Intrigued by the antibodies’ attack mechanism, Meyers fed the insects a blood meal laced with the antibodies and a lethal dose of Ivermectin and monitored their survival. Remarkably, the insects survived much better than insects fed Ivermectin alone. ‘We believe that Ivermectin is still able to bind to AgGluCl, but the antibody keeps the channel from opening, even after Ivermectin binds to it’, he says.
Having shown that antibodies targeted to AgGluCl in blood meals can be effective insecticides, Meyers and Foy are keen to find out if antibody-laced blood meals are equally deadly in real life. ‘The next step… is to immunize cattle against the AgGluCl antigen and directly feed A. gambiae on the immunized cattle in the lab’, explains Meyers.
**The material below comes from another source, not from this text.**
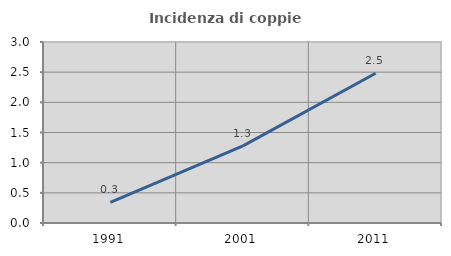
| Category | Incidenza di coppie miste |
|---|---|
| 1991.0 | 0.343 |
| 2001.0 | 1.278 |
| 2011.0 | 2.482 |

And if the strategy proves successful, Meyers envisages a large-scale cattle immunisation program as part of a combined attack on the parasite. ‘Cattle are a major blood meal source for multiple malaria vectors,’ he says, explaining that any malaria-harbouring mosquito that consumed blood carrying the toxic antibodies during the malaria parasite's incubation period would die, disrupting transmission of the disease and offering hope of a malaria-free future for generations to come.